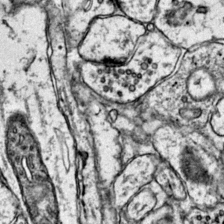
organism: Mouse
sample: Primary visual cortex
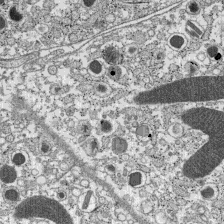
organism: C57BL Mouse
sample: Pancreatic islet
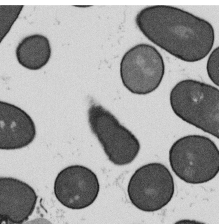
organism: B. subtilis
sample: Bacterial spore
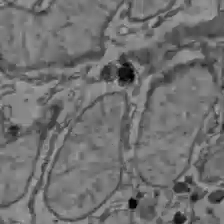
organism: C57BL Mouse
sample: Liver
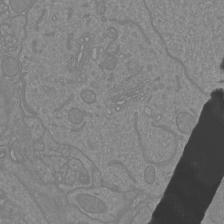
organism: Mouse
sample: Cortical neurons
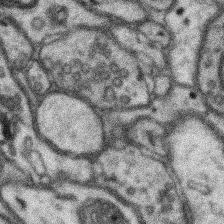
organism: Mouse
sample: Somatosensory cortex neuropil
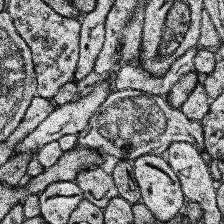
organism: Human
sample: Temporal Lobe
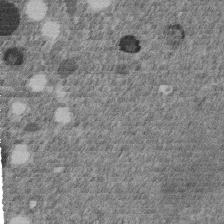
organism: C. elegans
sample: C. elegans embryo early stage
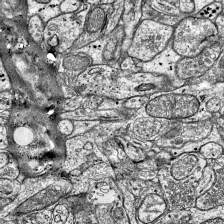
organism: Mouse
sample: Visual Cortex
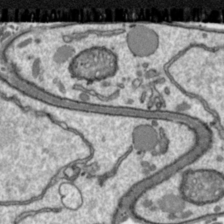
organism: Toxoplasma gondii
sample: Parasites in a vacuole inside a host cell
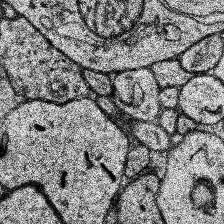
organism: Human
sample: Temporal Lobe
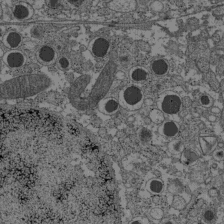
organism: C57BL Mouse
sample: Pancreatic islet
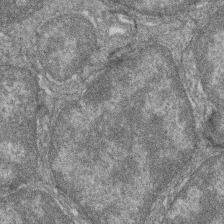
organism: Zebrafish
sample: Cilia; retinal pigment epithelium
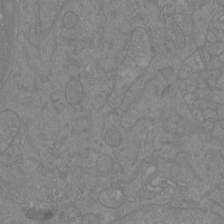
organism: Mouse
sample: Cortical neurons
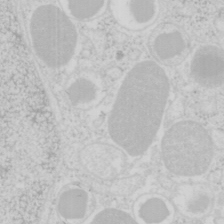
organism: Mouse
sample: Pancreas
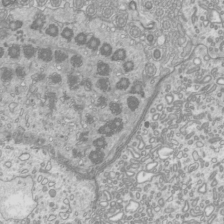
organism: Mouse
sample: Cilia; mouse epididymis
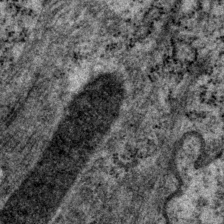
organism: P. pacificus
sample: Pharynx
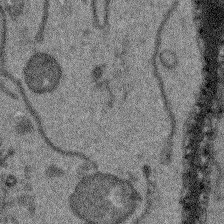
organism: Arabidopsis thaliana
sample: Root tip
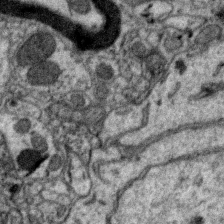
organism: Zebra finch
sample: Brain
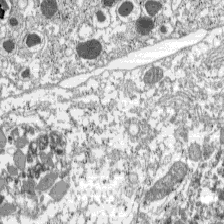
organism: C57BL Mouse
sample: Pancreatic islet
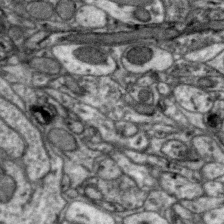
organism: Zebra finch
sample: Brain
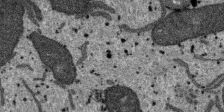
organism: Human
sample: Lung epithelial cells, uninfected (mock) control
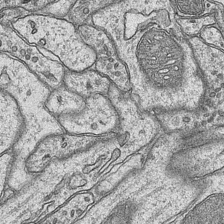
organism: Mouse
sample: CA1 Hippocampus
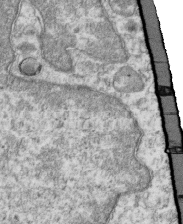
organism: Mouse
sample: Activated OT-1 CD8+ T cells
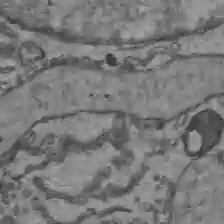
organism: C57BL Mouse
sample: Liver
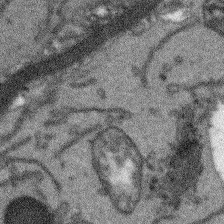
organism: Arabidopsis thaliana
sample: Root tip
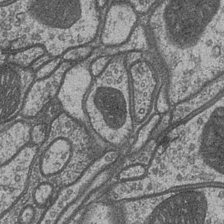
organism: Drosophila
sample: Optic medulla
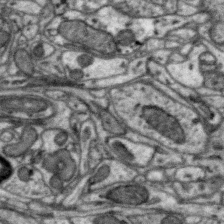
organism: Zebra finch
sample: Brain
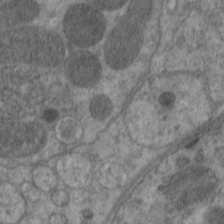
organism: C. elegans
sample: Pharynx
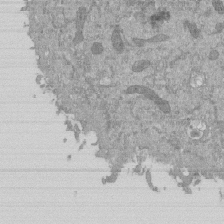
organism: Mouse
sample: ED-1 cell nuclei; centrioles
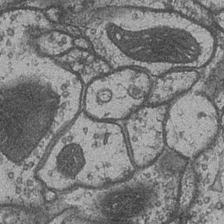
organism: Drosophila
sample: Optic medulla
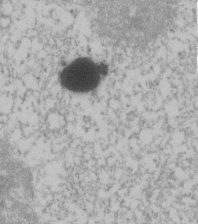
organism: Human
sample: U2-OS cells
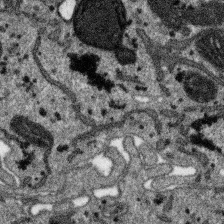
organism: Human
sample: Lung epithelial cells infected with SARS-CoV-2
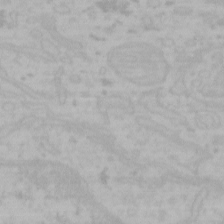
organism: Mouse
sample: Choroid plexus
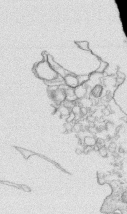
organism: Human
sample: HeLa cell HIV synapse
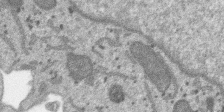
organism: Human
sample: Lung epithelial cells infected with SARS-CoV-2
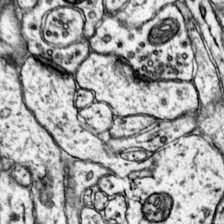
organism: Mouse
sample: Primary visual cortex
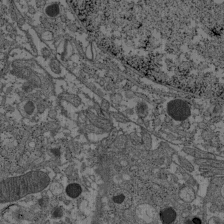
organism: C57BL Mouse
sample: Pancreatic islet
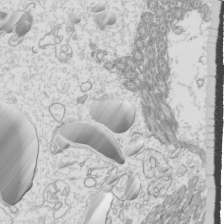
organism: Mouse
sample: Cilia; mouse epididymis
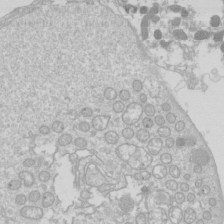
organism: Drosophila
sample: Cell division; meiosis; drosophila spermatocytes
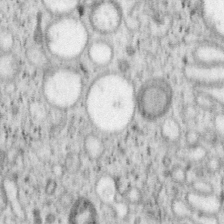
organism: Mouse
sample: OT-I killer T cells with ID8 ovarian cancer cells
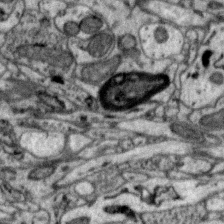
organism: Zebra finch
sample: Brain
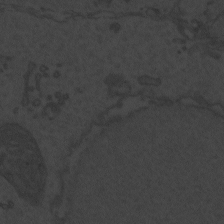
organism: Zebrafish
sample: Macrophage infected with Toxoplasma gondii
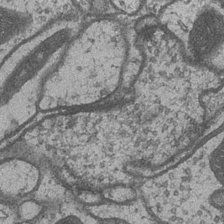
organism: Drosophila
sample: Optic medulla
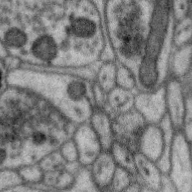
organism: Zebra finch
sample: Brain
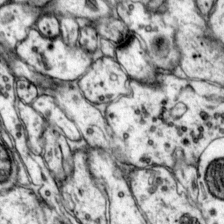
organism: Mouse
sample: Primary visual cortex
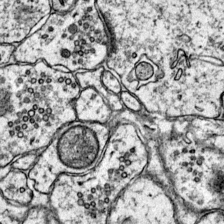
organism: Mouse
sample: Primary visual cortex
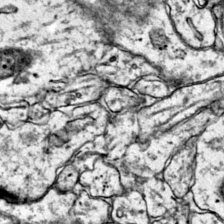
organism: Mouse
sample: Primary visual cortex
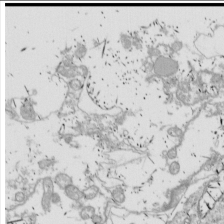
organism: Drosophila
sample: Cell division; meiosis; drosophila spermatocytes
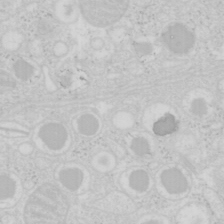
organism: Mouse
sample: Pancreas
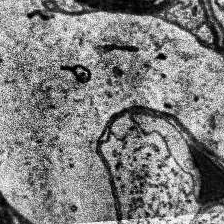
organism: Human
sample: Temporal Lobe
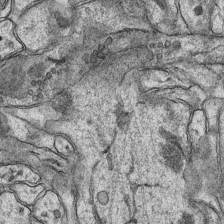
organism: Mouse
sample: CA1 Hippocampus
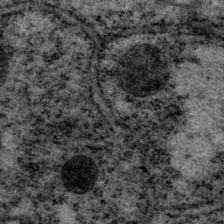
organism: P. pacificus
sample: Pharynx
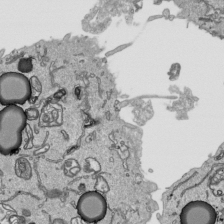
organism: Human
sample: Mitochondria in HCT116 cells
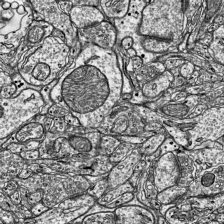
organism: Mouse
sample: Visual Cortex
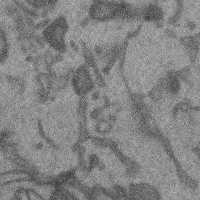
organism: Mouse
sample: Cerebral cortex
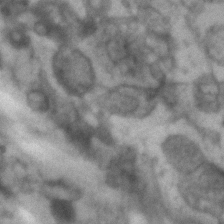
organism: Human
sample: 1205lu cells
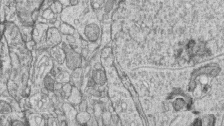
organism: Zebrafish
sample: synaptic ribbons in rod cells and cone cells
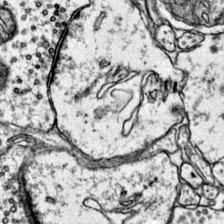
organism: Mouse
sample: Primary visual cortex
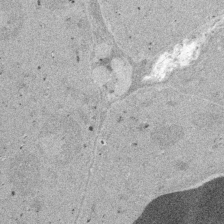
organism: Embia sp.
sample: Silk gland
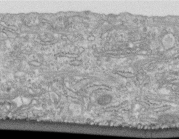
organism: Human
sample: Centriole in fibroblast cells
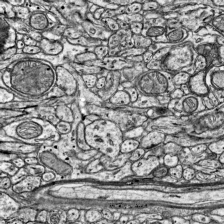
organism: Mouse
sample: Visual Cortex
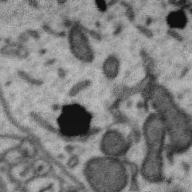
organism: Zebra finch
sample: Brain
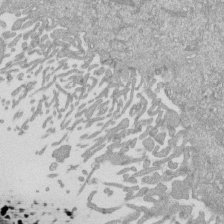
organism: Mouse
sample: ED-1 cell nuclei; centrioles
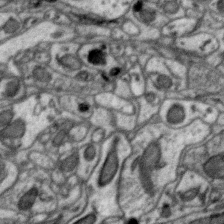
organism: Zebra finch
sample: Brain
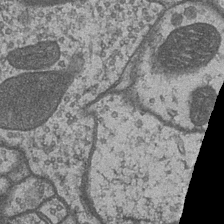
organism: Drosophila
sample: Optic medulla
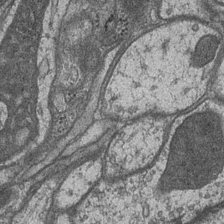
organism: Drosophila
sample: Optic medulla
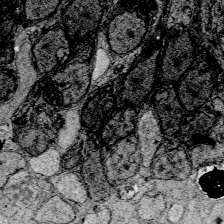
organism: Zebrafish
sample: Whole-Brain
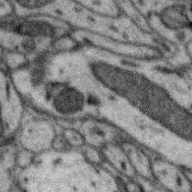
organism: Zebra finch
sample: Brain
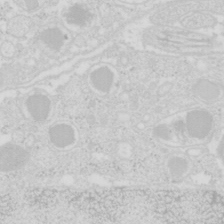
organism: Mouse
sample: Pancreas
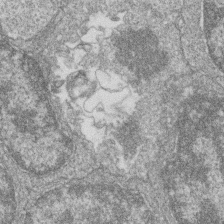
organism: Zebrafish
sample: Cilia; retinal pigment epithelium
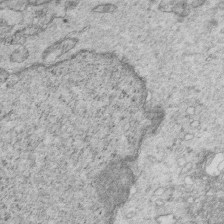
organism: Mouse
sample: Multiciliated cells
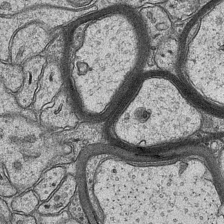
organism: Mouse
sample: CA1 Hippocampus
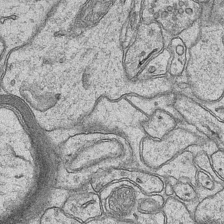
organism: Mouse
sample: CA1 Hippocampus
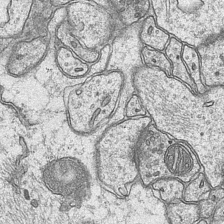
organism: Mouse
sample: CA1 Hippocampus
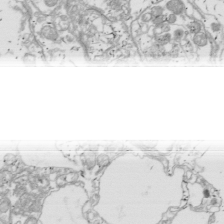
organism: Drosophila
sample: Cell division; meiosis; drosophila spermatocytes
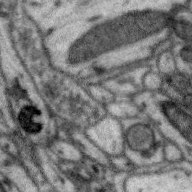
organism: Zebra finch
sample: Brain
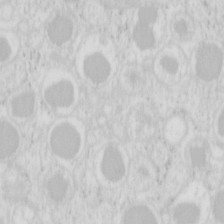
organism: Mouse
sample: Pancreas
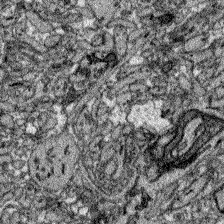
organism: Zebrafish
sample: Larval olfactory bulb
⁂
* **What the exercise asks**
Repeat all the data as it stands, dropping any images it holds.

* **Your response**
organism: Mouse
sample: Primary visual cortex
organism: C57BL Mouse
sample: Pancreatic islet
organism: B. subtilis
sample: Bacterial spore
organism: C57BL Mouse
sample: Liver
organism: Mouse
sample: Cortical neurons
organism: Mouse
sample: Somatosensory cortex neuropil
organism: Human
sample: Temporal Lobe
organism: C. elegans
sample: C. elegans embryo early stage
organism: Mouse
sample: Visual Cortex
organism: Toxoplasma gondii
sample: Parasites in a vacuole inside a host cell
organism: Human
sample: Temporal Lobe
organism: C57BL Mouse
sample: Pancreatic islet
organism: Zebrafish
sample: Cilia; retinal pigment epithelium
organism: Mouse
sample: Cortical neurons
organism: Mouse
sample: Pancreas
organism: Mouse
sample: Cilia; mouse epididymis
organism: P. pacificus
sample: Pharynx
organism: Arabidopsis thaliana
sample: Root tip
organism: Zebra finch
sample: Brain
organism: C57BL Mouse
sample: Pancreatic islet
organism: Zebra finch
sample: Brain
organism: Human
sample: Lung epithelial cells, uninfected (mock) control
organism: Mouse
sample: CA1 Hippocampus
organism: Mouse
sample: Activated OT-1 CD8+ T cells
organism: C57BL Mouse
sample: Liver
organism: Arabidopsis thaliana
sample: Root tip
organism: Drosophila
sample: Optic medulla
organism: Zebra finch
sample: Brain
organism: C. elegans
sample: Pharynx
organism: Mouse
sample: ED-1 cell nuclei; centrioles
organism: Drosophila
sample: Optic medulla
organism: Human
sample: U2-OS cells
organism: Human
sample: Lung epithelial cells infected with SARS-CoV-2
organism: Mouse
sample: Choroid plexus
organism: Human
sample: HeLa cell HIV synapse
organism: Human
sample: Lung epithelial cells infected with SARS-CoV-2
organism: Mouse
sample: Primary visual cortex
organism: C57BL Mouse
sample: Pancreatic islet
organism: Mouse
sample: Cilia; mouse epididymis
organism: Drosophila
sample: Cell division; meiosis; drosophila spermatocytes
organism: Mouse
sample: OT-I killer T cells with ID8 ovarian cancer cells
organism: Zebra finch
sample: Brain
organism: Zebrafish
sample: Macrophage infected with Toxoplasma gondii
organism: Drosophila
sample: Optic medulla
organism: Zebra finch
sample: Brain
organism: Mouse
sample: Primary visual cortex
organism: Mouse
sample: Primary visual cortex
organism: Mouse
sample: Primary visual cortex
organism: Drosophila
sample: Cell division; meiosis; drosophila spermatocytes
organism: Mouse
sample: Pancreas
organism: Human
sample: Temporal Lobe
organism: Mouse
sample: CA1 Hippocampus
organism: P. pacificus
sample: Pharynx
organism: Human
sample: Mitochondria in HCT116 cells
organism: Mouse
sample: Visual Cortex
organism: Mouse
sample: Cerebral cortex
organism: Human
sample: 1205lu cells
organism: Zebrafish
sample: synaptic ribbons in rod cells and cone cells
organism: Mouse
sample: Primary visual cortex
organism: Embia sp.
sample: Silk gland
organism: Human
sample: Centriole in fibroblast cells
organism: Mouse
sample: Visual Cortex
organism: Zebra finch
sample: Brain
organism: Mouse
sample: ED-1 cell nuclei; centrioles
organism: Zebra finch
sample: Brain
organism: Drosophila
sample: Optic medulla
organism: Drosophila
sample: Optic medulla
organism: Zebrafish
sample: Whole-Brain
organism: Zebra finch
sample: Brain
organism: Mouse
sample: Pancreas
organism: Zebrafish
sample: Cilia; retinal pigment epithelium
organism: Mouse
sample: Multiciliated cells
organism: Mouse
sample: CA1 Hippocampus
organism: Mouse
sample: CA1 Hippocampus
organism: Mouse
sample: CA1 Hippocampus
organism: Drosophila
sample: Cell division; meiosis; drosophila spermatocytes
organism: Zebra finch
sample: Brain
organism: Mouse
sample: Pancreas
organism: Zebrafish
sample: Larval olfactory bulb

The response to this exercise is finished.